Go through the records below and count every line containing "Incidenza". Reply with the count alone.
==== Extracted records ====
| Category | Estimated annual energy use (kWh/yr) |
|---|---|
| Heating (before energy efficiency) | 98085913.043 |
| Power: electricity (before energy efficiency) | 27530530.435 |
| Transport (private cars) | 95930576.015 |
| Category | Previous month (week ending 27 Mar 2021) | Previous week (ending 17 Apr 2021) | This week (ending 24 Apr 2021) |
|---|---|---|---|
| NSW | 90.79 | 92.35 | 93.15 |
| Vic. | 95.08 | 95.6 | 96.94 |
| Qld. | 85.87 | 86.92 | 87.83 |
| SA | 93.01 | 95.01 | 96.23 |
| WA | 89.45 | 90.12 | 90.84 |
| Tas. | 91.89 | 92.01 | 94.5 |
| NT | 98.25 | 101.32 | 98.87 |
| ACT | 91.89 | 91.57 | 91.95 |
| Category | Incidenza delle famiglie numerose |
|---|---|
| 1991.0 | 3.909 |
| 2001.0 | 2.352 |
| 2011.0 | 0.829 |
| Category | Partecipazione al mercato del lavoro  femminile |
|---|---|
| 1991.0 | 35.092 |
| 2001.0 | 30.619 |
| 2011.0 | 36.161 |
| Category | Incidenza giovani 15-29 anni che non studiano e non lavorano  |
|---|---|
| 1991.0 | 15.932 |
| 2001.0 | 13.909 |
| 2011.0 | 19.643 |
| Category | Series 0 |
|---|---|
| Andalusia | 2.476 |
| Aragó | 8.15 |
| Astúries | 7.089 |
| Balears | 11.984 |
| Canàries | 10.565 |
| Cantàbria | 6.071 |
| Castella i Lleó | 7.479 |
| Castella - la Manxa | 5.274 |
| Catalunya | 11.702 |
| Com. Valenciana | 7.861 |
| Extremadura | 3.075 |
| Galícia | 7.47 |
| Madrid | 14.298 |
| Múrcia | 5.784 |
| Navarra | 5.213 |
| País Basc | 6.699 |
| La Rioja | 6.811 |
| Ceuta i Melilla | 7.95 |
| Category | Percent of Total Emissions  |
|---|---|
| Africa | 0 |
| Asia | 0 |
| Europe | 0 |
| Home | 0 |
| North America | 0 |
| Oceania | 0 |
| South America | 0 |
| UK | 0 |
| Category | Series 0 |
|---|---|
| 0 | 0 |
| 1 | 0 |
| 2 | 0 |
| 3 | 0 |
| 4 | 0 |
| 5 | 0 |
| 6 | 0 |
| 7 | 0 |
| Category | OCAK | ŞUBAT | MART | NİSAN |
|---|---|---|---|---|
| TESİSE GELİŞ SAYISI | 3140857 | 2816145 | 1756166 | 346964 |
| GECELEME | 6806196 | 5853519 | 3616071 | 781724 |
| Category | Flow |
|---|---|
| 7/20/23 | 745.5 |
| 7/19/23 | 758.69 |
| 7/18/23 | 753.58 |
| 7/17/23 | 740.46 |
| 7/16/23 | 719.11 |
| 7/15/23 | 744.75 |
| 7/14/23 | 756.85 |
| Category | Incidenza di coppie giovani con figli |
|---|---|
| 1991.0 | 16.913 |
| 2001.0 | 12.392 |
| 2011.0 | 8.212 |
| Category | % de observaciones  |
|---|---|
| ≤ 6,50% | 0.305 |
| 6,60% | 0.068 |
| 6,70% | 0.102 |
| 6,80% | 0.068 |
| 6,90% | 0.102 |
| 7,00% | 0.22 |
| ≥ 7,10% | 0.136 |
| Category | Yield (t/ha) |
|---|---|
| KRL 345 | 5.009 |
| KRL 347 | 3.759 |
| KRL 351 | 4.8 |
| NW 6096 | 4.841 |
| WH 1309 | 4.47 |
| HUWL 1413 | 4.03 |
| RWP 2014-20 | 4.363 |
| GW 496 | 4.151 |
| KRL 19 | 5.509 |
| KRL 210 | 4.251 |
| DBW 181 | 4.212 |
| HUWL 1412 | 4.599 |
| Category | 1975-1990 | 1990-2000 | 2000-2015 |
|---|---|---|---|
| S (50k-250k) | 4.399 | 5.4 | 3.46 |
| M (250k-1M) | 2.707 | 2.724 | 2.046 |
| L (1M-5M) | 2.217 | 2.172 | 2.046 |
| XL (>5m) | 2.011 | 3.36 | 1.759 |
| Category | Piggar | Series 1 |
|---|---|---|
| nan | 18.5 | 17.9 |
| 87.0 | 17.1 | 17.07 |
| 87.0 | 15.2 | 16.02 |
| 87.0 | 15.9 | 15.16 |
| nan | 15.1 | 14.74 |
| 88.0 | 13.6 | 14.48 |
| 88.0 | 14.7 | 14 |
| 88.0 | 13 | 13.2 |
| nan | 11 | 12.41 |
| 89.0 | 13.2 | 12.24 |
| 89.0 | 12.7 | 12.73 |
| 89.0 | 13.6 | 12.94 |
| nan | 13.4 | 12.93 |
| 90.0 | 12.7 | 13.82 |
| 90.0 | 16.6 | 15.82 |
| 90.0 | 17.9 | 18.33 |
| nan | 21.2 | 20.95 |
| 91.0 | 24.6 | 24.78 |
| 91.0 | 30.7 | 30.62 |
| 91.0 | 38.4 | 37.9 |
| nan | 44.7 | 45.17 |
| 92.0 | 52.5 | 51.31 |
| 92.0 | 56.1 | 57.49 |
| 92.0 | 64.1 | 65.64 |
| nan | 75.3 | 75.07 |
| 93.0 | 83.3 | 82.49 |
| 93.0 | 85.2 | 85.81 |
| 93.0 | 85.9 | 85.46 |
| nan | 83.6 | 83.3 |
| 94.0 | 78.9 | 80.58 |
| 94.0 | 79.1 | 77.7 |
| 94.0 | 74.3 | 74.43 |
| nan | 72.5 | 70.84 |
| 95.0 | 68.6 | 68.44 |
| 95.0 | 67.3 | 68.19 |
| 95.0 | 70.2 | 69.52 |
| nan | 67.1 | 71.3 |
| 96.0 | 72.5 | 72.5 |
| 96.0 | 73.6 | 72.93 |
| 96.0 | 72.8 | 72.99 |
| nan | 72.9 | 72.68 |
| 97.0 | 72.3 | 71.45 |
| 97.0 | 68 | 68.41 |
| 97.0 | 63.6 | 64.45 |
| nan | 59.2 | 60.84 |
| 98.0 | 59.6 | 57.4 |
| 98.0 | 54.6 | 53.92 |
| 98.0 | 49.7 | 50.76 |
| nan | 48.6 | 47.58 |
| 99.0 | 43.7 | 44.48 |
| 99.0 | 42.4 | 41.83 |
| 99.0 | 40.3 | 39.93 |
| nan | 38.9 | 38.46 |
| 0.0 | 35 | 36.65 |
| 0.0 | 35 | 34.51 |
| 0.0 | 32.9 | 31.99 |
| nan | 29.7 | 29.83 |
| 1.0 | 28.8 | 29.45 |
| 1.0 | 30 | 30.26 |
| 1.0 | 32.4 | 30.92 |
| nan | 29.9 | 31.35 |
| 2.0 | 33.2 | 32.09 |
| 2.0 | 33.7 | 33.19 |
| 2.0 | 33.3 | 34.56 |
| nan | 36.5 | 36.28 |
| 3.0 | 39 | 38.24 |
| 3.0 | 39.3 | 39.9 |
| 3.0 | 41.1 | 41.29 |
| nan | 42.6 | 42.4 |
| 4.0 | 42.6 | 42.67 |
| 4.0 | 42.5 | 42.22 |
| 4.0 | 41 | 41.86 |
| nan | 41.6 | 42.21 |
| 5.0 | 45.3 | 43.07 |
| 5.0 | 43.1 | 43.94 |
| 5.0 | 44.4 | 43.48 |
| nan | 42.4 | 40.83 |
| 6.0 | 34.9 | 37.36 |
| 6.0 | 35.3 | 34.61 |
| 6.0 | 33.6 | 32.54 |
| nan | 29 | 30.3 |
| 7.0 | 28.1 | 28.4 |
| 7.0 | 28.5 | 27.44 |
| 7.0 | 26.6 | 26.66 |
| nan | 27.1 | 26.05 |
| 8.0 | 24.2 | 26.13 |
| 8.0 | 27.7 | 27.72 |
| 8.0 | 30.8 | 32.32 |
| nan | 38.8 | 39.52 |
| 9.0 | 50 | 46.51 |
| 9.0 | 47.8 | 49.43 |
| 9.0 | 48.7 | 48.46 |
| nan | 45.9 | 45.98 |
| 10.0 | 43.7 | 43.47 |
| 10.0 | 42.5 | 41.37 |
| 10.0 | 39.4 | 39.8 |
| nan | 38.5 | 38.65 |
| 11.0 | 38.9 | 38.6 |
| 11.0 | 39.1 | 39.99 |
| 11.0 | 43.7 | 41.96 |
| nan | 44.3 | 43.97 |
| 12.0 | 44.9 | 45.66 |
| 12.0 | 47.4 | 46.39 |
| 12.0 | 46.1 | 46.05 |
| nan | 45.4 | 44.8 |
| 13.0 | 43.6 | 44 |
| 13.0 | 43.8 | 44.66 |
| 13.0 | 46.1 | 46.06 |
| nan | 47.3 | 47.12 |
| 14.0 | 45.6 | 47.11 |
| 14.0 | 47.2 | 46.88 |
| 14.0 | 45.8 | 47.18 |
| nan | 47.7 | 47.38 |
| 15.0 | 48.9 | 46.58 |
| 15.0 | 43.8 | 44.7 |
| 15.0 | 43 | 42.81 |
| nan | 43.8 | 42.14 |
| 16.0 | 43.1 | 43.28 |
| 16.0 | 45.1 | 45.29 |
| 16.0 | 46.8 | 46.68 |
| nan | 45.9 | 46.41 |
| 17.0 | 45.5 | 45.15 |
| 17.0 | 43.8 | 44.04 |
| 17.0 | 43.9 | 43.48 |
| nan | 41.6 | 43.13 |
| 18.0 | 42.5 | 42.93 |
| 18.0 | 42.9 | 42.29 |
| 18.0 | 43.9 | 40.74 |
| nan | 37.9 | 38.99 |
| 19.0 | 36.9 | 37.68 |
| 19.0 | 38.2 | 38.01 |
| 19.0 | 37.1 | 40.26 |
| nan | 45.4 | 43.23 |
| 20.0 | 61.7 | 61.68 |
====
Response to this task: 3